If you are editing the docs and would like to view them locally before pushing:

```bash
$ cd docs
$ python -m venv venv
$ source venv/bin/activate
$ pip install -r requirements.txt
$ cd ..
$ mkdocs serve
```

The `serve` command should print out the port to view the docs at, likely localhost:8000.

# Updating production

- Push to the release branch of the github repository:
- `git checkout main`
- `git pull origin main`
- `git checkout release`
- `git merge main`
- `git push origin release`
- Wait for the release images [to be built](https://github.com/openzim/wp1/actions/workflows/publish.yml)
- Log in to the box that contains the production docker images. It is
called mwcurator.
- `cd /data/code/wp1/`
- `sudo git pull origin main`
- Pull the docker images from docker hub:
- `sudo docker pull ghcr.io/openzim/wp1-workers:release`
- `sudo docker pull ghcr.io/openzim/wp1-web:release`
- `sudo docker pull ghcr.io/openzim/wp1-frontend:release`
- Run docker-compose to bring the production images online.
- `sudo docker-compose up -d`
- Run the production database migrations in the worker container:
- `sudo docker exec -ti -e PYTHONPATH=app wp1bot-workers yoyo -c /usr/src/app/db/production/yoyo.ini apply`

# Pre-commit hooks

This project is configured to use git pre-commit hooks managed by the
Python program `pre-commit` ([website](https://pre-commit.com/)). Pre-
commit checks let us ensure that the code is properly formatted with
[yapf](https://github.com/google/yapf) amongst other things.
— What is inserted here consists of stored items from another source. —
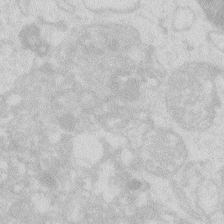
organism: Zebrafish
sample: Macrophage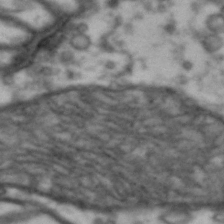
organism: Drosophila
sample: Brain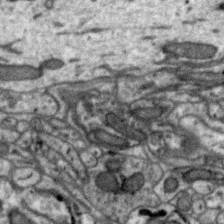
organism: Zebra finch
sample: Brain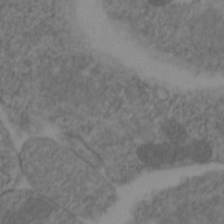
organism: Zebrafish
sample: Zebrafish embryo

If you've installed the requirements for this repository, the pre-commit
binary should be available to you. To install the hooks, use:

```bash
pre-commit install
```

Then, when you try to commit a change that would fail pre-commit, you get:

```
(venv) host:wikimedia_wp1_bot audiodude$ git commit -am 'Test commit'
Trim Trailing Whitespace.................................................Passed
Fix End of Files.........................................................Passed
yapf.....................................................................Failed
hookid: yapf
```

From there, the pre-commit hook will have modified and thus unstaged some or all
of the files you were trying to commit. Look through the changes to make sure
they are sane, then re-add them with git add, before trying your commit again.

# License

GPLv2 or later, see [LICENSE](LICENSE) for more details.